At low temperature, only a single product (A) is formed from the treatment of \(p\)-xylene with isopropyl chloride and \(\mathrm{AlCl}_{3}\), which is surely no surprise, as there is only one position open on the ring. However, at higher temperature some sort of rearrangement occurs, as two products are formed in roughly equal amounts. First, write a mechanism for formation of both products. Hint: Note that \(\mathrm{HCl}\) is a product of the first reaction to give A. Second, explain why product A rearranges to product \(\mathbf{B}\). What is the thermodynamic driving force for this reaction?

Explain why cyanobenzene (benzonitrile, \(\mathrm{C}_{6} \mathrm{H}_{5} \mathrm{CN}\) ) substitutes preferentially in the meta position.

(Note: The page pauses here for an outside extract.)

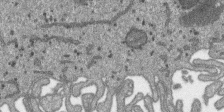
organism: Human
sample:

Provide syntheses for the following compounds, as free of other isomers as possible. You do not need to write mechanisms, and you may start from benzene, inorganic reagents of your choice, and organic reagents containing no more than three carbons.

When 1 -fluorobutane is dissolved in superacid at low temperature, it is possible to observe a carbocation. However, the \({ }^{13} \mathrm{C}\) NMR spectrum of that carbocation shows only two signals. (a) How many signals did you expect to see in the spectrum? (b) What carbocation do you think is observed? Although part (a) might be easy for you, part (b) actually poses a vexing problem. Can you write a mechanism for formation of the carbocation that shows only two signals in its \({ }^{13}\) C NMR spectrum? What problems appear as you try to write the mechanism?

In the presence of very strong acid, phenol is brominated in the meta position. Why do you suppose this is the case? When phenol is brominated in slightly basic conditions, tribromophenol is the major product. Why would basic conditions favor polybromination?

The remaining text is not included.